Wouldn't any sales organization get off the st-- silly model of pushing for 1:1 relationships and "trickery" as a way to get an extra dollar our of the customer in exchange for keeping communities well informed, content, and supporting the individual's need to purchase?
Yeah, I can see how old habits would die hard. Unfortunately, sales has not choice on this one as the customer is dictating the change. I like what you are doing, in part, for now.
But the model has a very limited shelf life and we need someone to begin innovating in social sales.
Anneke, greetings! Long time no talk.
In answer to your question, yes, we are absolutely monitoring the ROI's. We're very metrics oriented at Helpstream. In fact, our product development process thrives on it. We start out introducing fairly generic functionality, but with lots of metrics. We then work with interested customers to refine Best Practices through an analysis of those metrics. When we find Best Practices that are broadly applicable across customers, we then seek to automate them as product features. It's been a very successful methodology for us!
Esteban,
I agree totally with your sentiments. Sales wants pure 1:1 because they want control. I've often seen Salespeople go out of their way not to bring everyone to the table that could help, because they fear that loss of control.

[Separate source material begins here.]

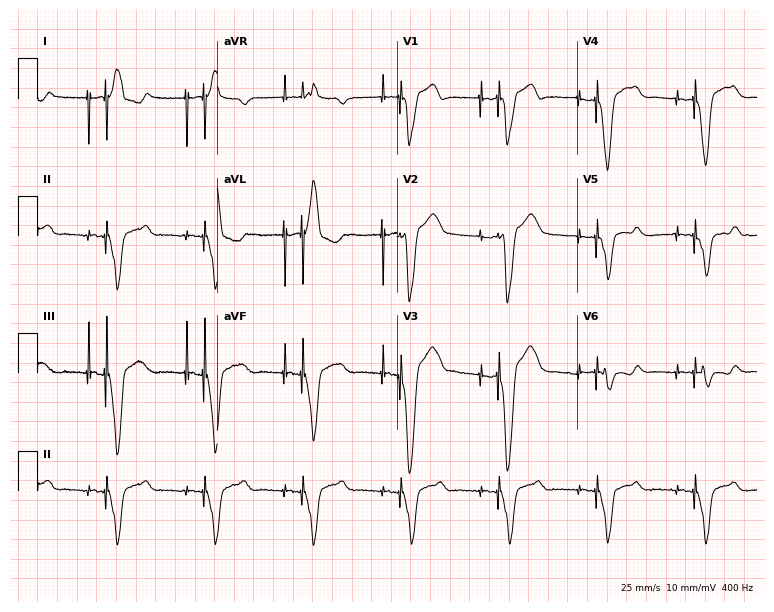
12-lead ECG from a man, 87 years old. Screened for six findings — first-degree AV block, right bundle branch block, left bundle branch block, sinus bradycardia, atrial fibrillation, sinus tachycardia — none is recorded.

The trouble is, there is little for the customer to gain through a 1:1 relationship, and in this day and age, the customer controls the conversation. Talented salespeople will work this to their advantage. They know the power of references. Instead of references being that final, very formal, almost Victorian Royal Court procedure, they'll be more continuous during the buying cycle, and more customers will be involved.
That's ok and will potentially accelerate both the likelihood of closing and the velocity. The best salespeople I ever worked with always realized the customer was in control, and facilitated that.
Cheers,
BW
hi bob,
found this to be an interesting read on how SCRM can evolve to encompass different facets of CRM and help in the process.
But,I wonder if there are really apps/vendors out there who provide these ?(please correct me if i am wrong here). though even I looked at SCRM in a different manner here @JohnFMoore and I had an interesting discussion on attending a memorial service for SCRM and visitng this baby in the hospital!
My point here is the model suggested is defintely a step in the right direction, but is it too soon too fast? I beleive SCRM is still evolving and needs time to "open its umbrella" over CRM/others. SFDC's service cloud 2 is a definite start in the right direction with its twitter integration. THere is stil a long way to go before actual integration and custom options are made available in this fast growing space.
My two cents though, and any POV's/comments are more than welcome to add more value to this fruitful blog.
Venkat, too soon too fast for whom?
For vendors late getting their act together, perhaps. For customers, there is endless evidence available today that vendors are late to the social media party and that customers are ready to engage today.
You can choose to engage with them and join their conversation, or you can be afraid its too soon and too fast. It doesn't matter to your customers. They're going to be talking about you via social media either way.
You'll be too little too late if your competition figures this out before you have!